1. A thermoplastic pulverulent composition comprising:

from 0.02 to 0.5% by weight, based on the total weight of the composition, of plasticizers; and

pulverulent thermoplastic polyurethane, where at least 90% by weight of the composition has a particle diameter of less than 0.25 mm;

wherein the thermoplastic polyurethane comprises a reaction product of the components comprising:

a) at least one organic diisocyanate;

b) at least one compound having groups which are reactive toward isocyanate groups and a number average molecular weight (Mn) of from 500 g/mol to 6000 g/mol and a number average functionality of the totality of the components under b) of from 1.8 to 2.5; and

c) at least one chain extender having a molecular weight (Mn) of from 60 to 450 g/mol and a number average functionality of the totality of the chain extenders under c) of from 1.8 to 2.5; in the presence of

wherein the thermoplastic polyurethane has: a melting range (DSC, differential scanning calorimetry; 2nd heating at a heating rate of 5 K/min.) of from 20° C. to 170° C.; and a Shore A hardness (DIN ISO 7619-1) of from 50 to 95; and a melt volume rate (MVR), measured in accordance with ISO 1133 at a temperature T, of from 5 to 15 cm3/10 min, and a change in the MVR when increasing the temperature T by 20° C. of less than 90 cm3/10 min,

for producing articles in powder-based additive manufacturing processes.
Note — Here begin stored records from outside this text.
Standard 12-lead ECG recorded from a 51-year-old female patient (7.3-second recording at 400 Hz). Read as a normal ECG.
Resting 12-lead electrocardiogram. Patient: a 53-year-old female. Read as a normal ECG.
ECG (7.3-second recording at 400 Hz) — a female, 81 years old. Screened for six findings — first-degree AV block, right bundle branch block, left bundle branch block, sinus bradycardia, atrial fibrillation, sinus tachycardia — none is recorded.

2. A process for producing a thermoplastic object, the process comprising conducting an additive manufacturing process with the composition as claimed in claim 1.
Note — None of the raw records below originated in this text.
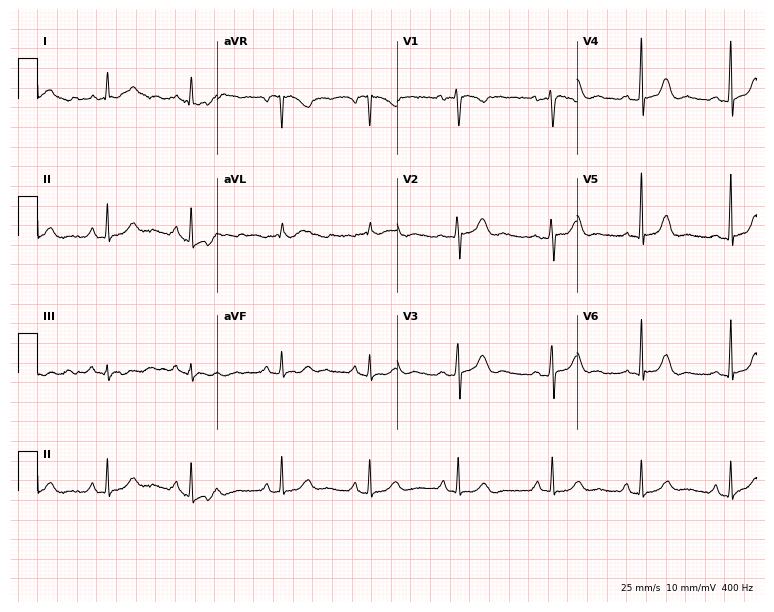
12-lead ECG from a female patient, 57 years old (7.3-second recording at 400 Hz). Recorded interpretation: within normal limits.
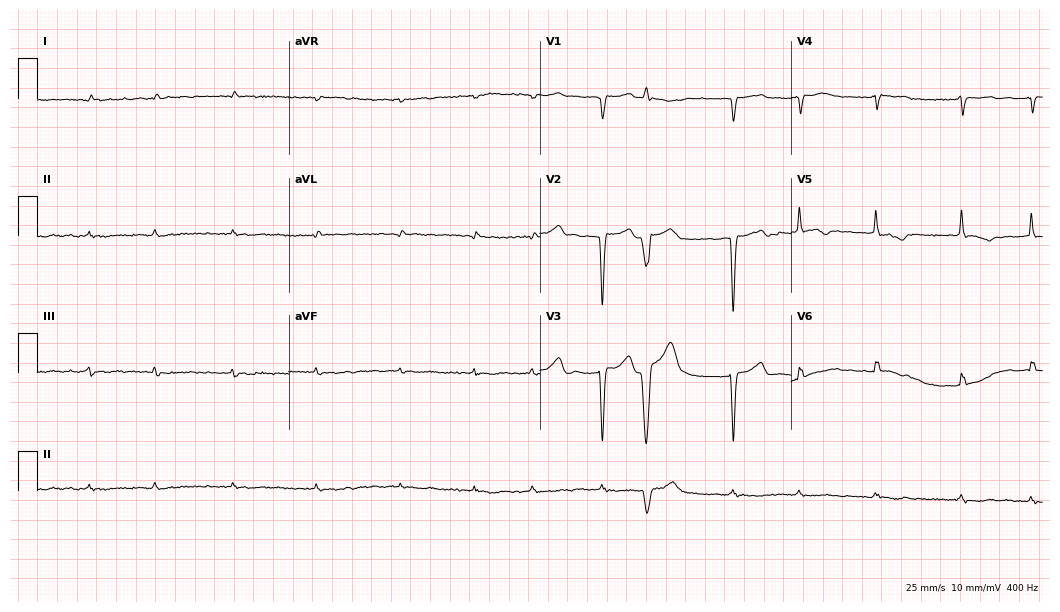
Standard 12-lead ECG recorded from a 60-year-old female (10.2-second recording at 400 Hz). None of these six findings is recorded: first-degree AV block, right bundle branch block, left bundle branch block, sinus bradycardia, atrial fibrillation, sinus tachycardia. Only these six findings were labelled.
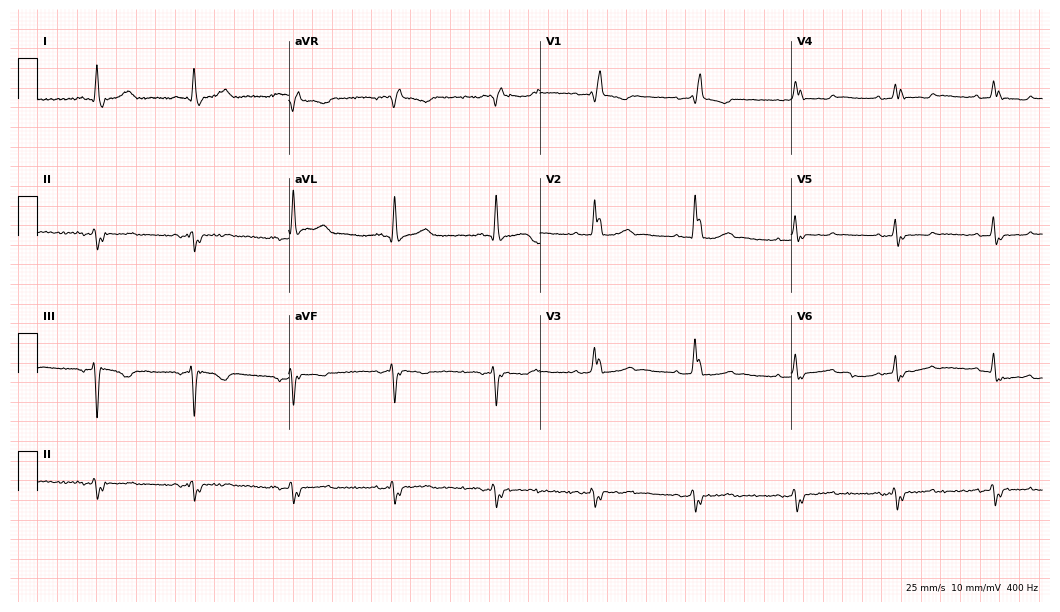
Electrocardiogram, a female patient, 81 years old. Of the six screened findings (first-degree AV block, right bundle branch block (RBBB), left bundle branch block (LBBB), sinus bradycardia, atrial fibrillation (AF), sinus tachycardia), none is recorded.
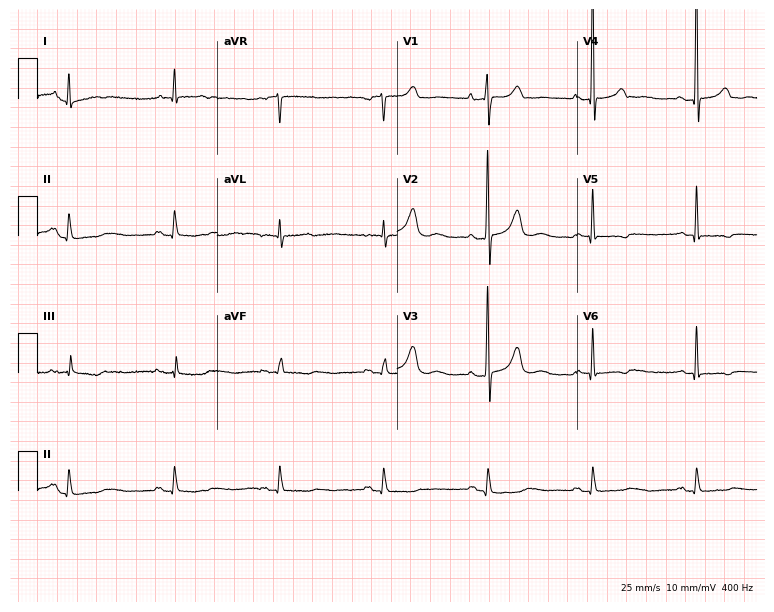
ECG (7.3-second recording at 400 Hz) — a male patient, 69 years old. Labelled as a normal ECG.

3. A thermoplastic object produced by the process of claim 2.

4. The thermoplastic pulverulent composition of claim 1, wherein the thermoplastic polyurethane comprises a reaction product of components comprising a), b), and c) in the presence of a catalyst.
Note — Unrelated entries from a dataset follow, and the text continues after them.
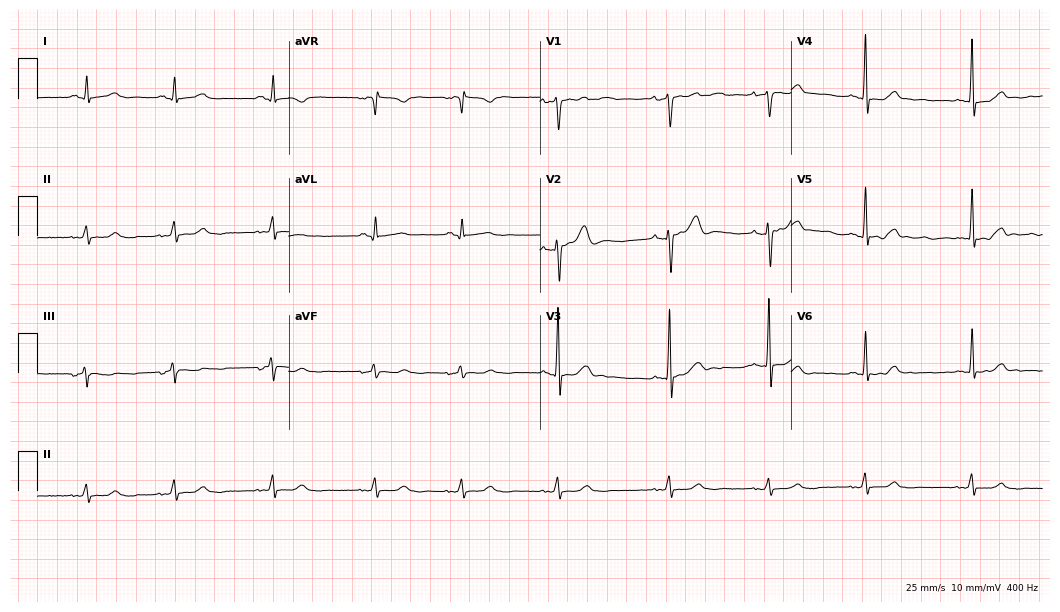
Electrocardiogram (10.2-second recording at 400 Hz), a female patient, 32 years old. Overall reading on record: normal ECG.
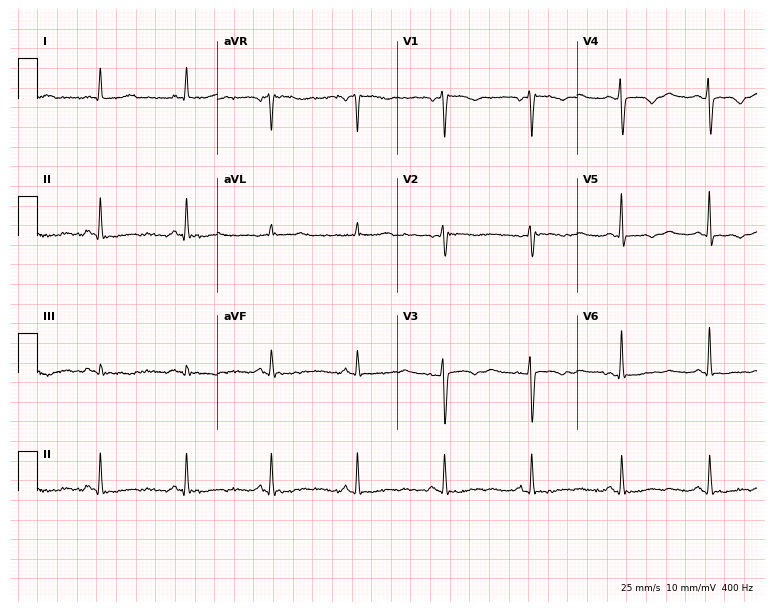
12-lead ECG from a 48-year-old female. Screened for six findings — first-degree AV block, right bundle branch block (RBBB), left bundle branch block (LBBB), sinus bradycardia, atrial fibrillation (AF), sinus tachycardia — none is recorded.
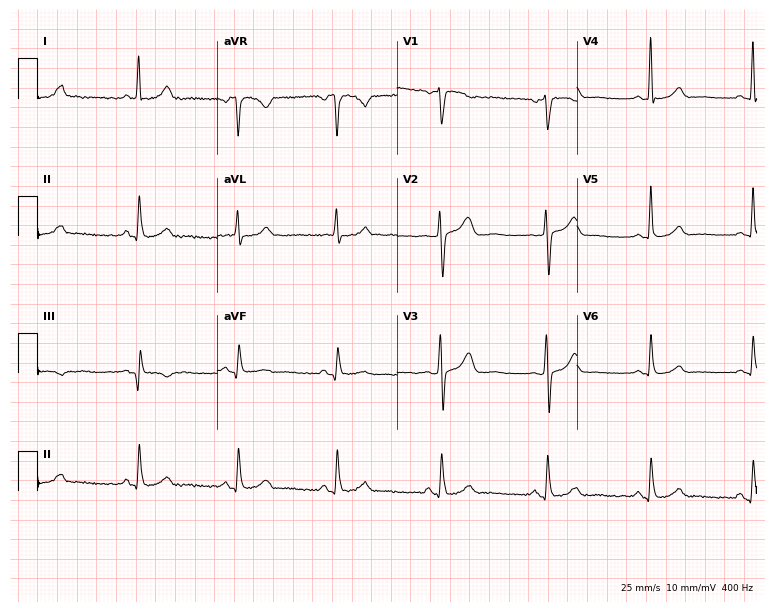
Standard 12-lead ECG recorded from a 57-year-old female patient. None of these six findings is recorded: first-degree AV block, right bundle branch block (RBBB), left bundle branch block (LBBB), sinus bradycardia, atrial fibrillation (AF), sinus tachycardia.
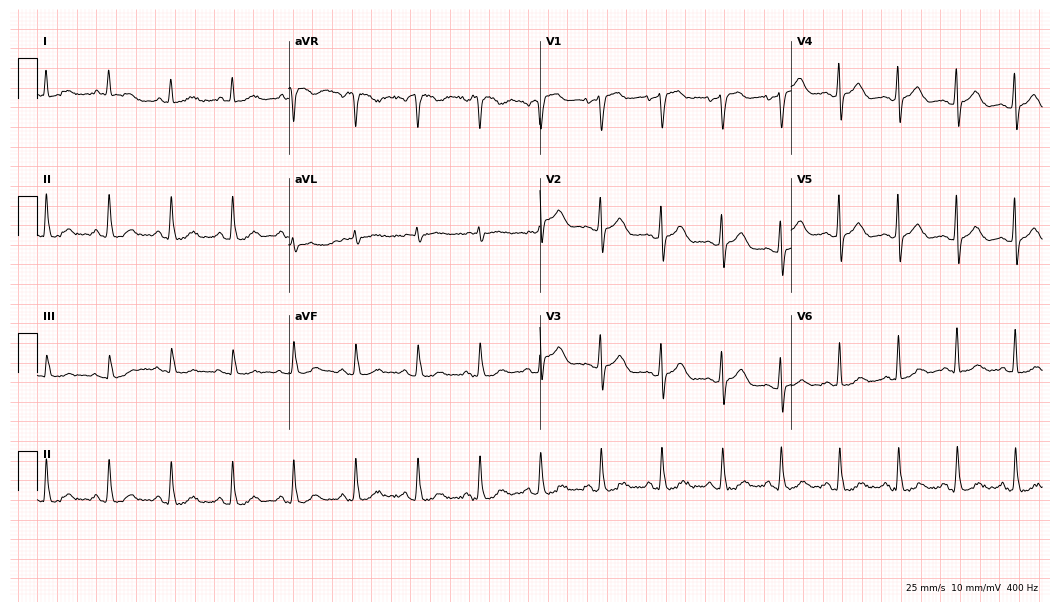
12-lead ECG (10.2-second recording at 400 Hz) from a 70-year-old female patient. Screened for six findings — first-degree AV block, right bundle branch block, left bundle branch block, sinus bradycardia, atrial fibrillation, sinus tachycardia — none is recorded.
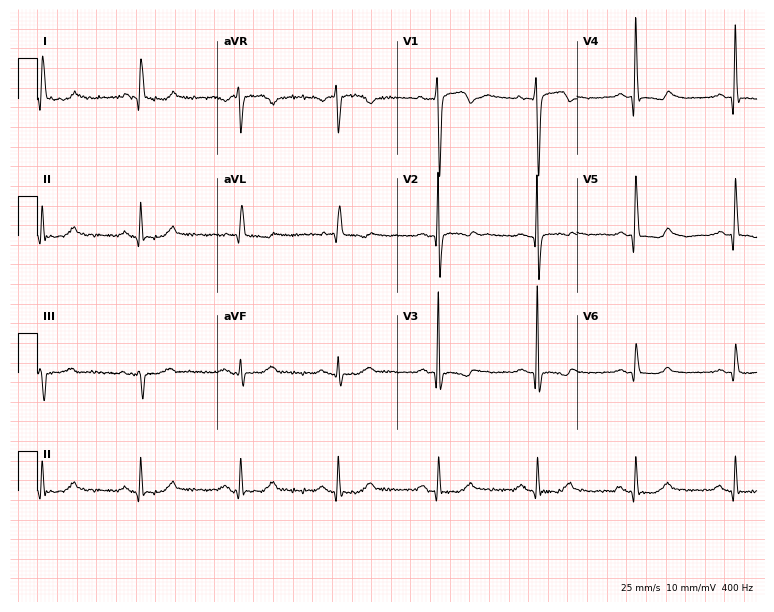
12-lead ECG from an 81-year-old woman. No first-degree AV block, right bundle branch block, left bundle branch block, sinus bradycardia, atrial fibrillation or sinus tachycardia recorded for this tracing. Findings outside these six are not listed.

5. The thermoplastic pulverulent composition of claim 1, wherein the thermoplastic polyurethane comprises a reaction product of components comprising of a), b), and c) in the presence of one or more auxiliaries and/or additives.

6. The thermoplastic pulverulent composition of claim 1, wherein the thermoplastic polyurethane comprises a reaction product of components comprising a), b), and c) in the presence of one or more chain termination agents.

7. The thermoplastic pulverulent composition of claim 4, wherein the thermoplastic polyurethane comprises a reaction product of components comprising a), b), and c) in the presence of one or more auxiliaries and/or additives.

8. The thermoplastic pulverulent composition of claim 4, wherein the thermoplastic polyurethane comprises a reaction product of components comprising a), b), and c) in the presence of one or more chain termination agents.

9. The thermoplastic pulverulent composition of claim 7, wherein the thermoplastic polyurethane comprises a reaction product of components comprising a), b), and c) in the presence of one or more chain termination agents.